Paradoxically, or at any rate surprisingly, the sun is powered by the weak force.

It is fueled by particle decay. If you want to witness nuclear fusion, then take a look at the sun. Ah, but you can't. Even at a distance of ninety million miles, it still hurts the eye. A thermonuclear detonation gives rise to temperatures appreciably greater than those to be found in the sun's core-or anywhere else in the universe, except for transient phenomena like exploding stars. At the Section one time, Dad showed me a film of a steel ball undergoing a significant fraction of this superstellar heat. It liquefies, and bubbles, like boiling water. And now the lake looks like boiling steel, what with the sun piling into it day after day.

Harriet, they tell me, was a premature baby. Well she has certainly made up for lost time. Many people believe that schizophrenia is a postadolescent occurrence. They are mistaken. An infant can show schizophrenic symptoms at a mere eight weeks. Harriet is eight months gone now and the condition is already far advanced. I'm afraid she is more or less a classic case.

Deviant pattern of receptor preferences. If you give her a rattle or a toy or anything else, what does she do? She shakes it, sniffs it, and puts it in her mouth. Thus the higher functions of vision and audition are rejected in favor of touch, taste, and smell.

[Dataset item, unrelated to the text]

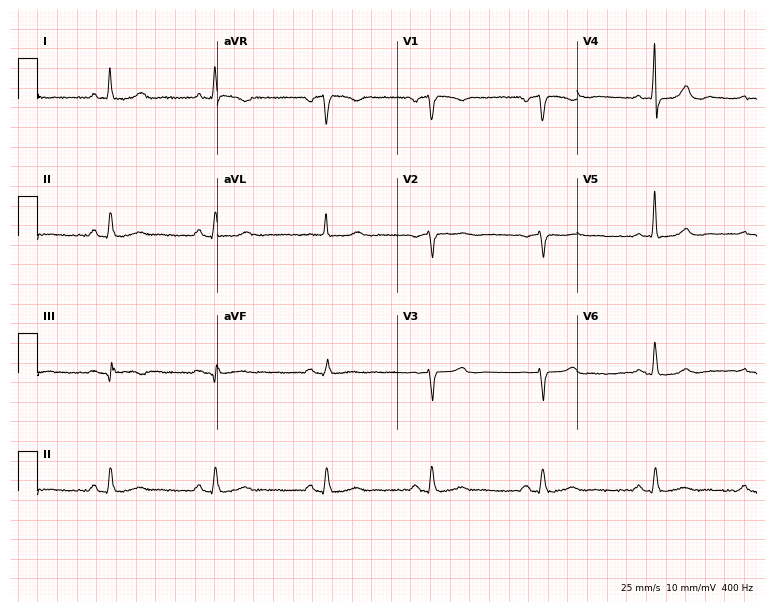
Electrocardiogram (7.3-second recording at 400 Hz), a female patient, 59 years old. Of the six screened findings (first-degree AV block, right bundle branch block, left bundle branch block, sinus bradycardia, atrial fibrillation, sinus tachycardia), none is recorded. Findings outside these six are not listed.

Repetitive and stereotyped behavioral patterns. For meaninglessly long periods she bangs on flat surfaces with her palms. She shows a tragic failure to learn from her own errors. While babbling, she indulges in a random series of identical noises-then forgets them and starts making new ones!

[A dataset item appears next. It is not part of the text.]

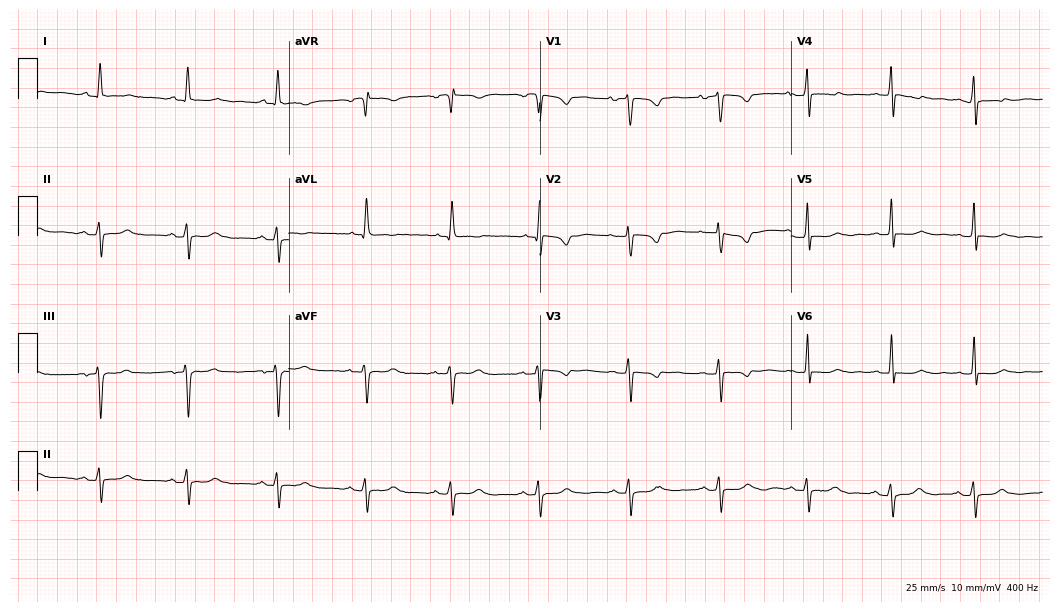
Electrocardiogram (10.2-second recording at 400 Hz), a 17-year-old female patient. Of the six screened findings (first-degree AV block, right bundle branch block, left bundle branch block, sinus bradycardia, atrial fibrillation, sinus tachycardia), none is recorded.

Faulty depth perception. The baby shows early signs of deviant ambulation. She falls over all the time and bumps into things because, to her, spatial relationships are unstable and contingent.

Motor-normalcy loss and abrupt personality mutation. Often when Fran is trying to change her or clothe her or feed her or wipe her or indeed do anything which requires the baby's passive cooperation, Harriet will suddenly resist. She will go stiff, or flaccid, thus characteristically alternating between the rigid and the overrelaxed.

I could go on: time disperception, the way she often interprets humor as insult, her interludes of excessive affection, the hypomania that prevents her from sleeping. Of course, the baby is perfectly well aware that I am onto her, and that is why she has turned against me at night. She has deceived her parents very cleverly-schizophrenics often show great cunning-and I don't think either Fran or Ned suspects for a moment that the baby can talk.

Ned's Diary

August 1, A pinch and a punch, the first of the month. Born four weeks early on New Year's Day, the baby is now two-thirds of a year old. Keep it up, Hattie… Fran tells me of a rather spooky conversation she had with Dan. It happened while she was feeding the baby in the living room. Apparently Dan starts in by saying that he thinks he's a homosexual! Just blurts it out. Strange, the new precocity -they all feel they're wised-up in their heads. Fran asked him his reasons for thinking this and Dan shrugged, admitting that he had never had a homosexual experience or encounter of any kind. He said it was to do with his "histamine count"-at least, that's how Fran remembers it. Also he accidentally busted her in the tub the other day. Fran says he was out of that door like a scalded cat. Now he leaves the room or turns his chair around whenever Fran hikes her shirt to give the baby a suck. He does say the damnedest things, and not all of them are off the wall by any means-he's bright, no question about it. This morning at breakfast I was fanning myself and scratching my hair over some new baby-battering atrocity in the newspaper and I said-Is it just me, or the media, or is there a boom in child abuse?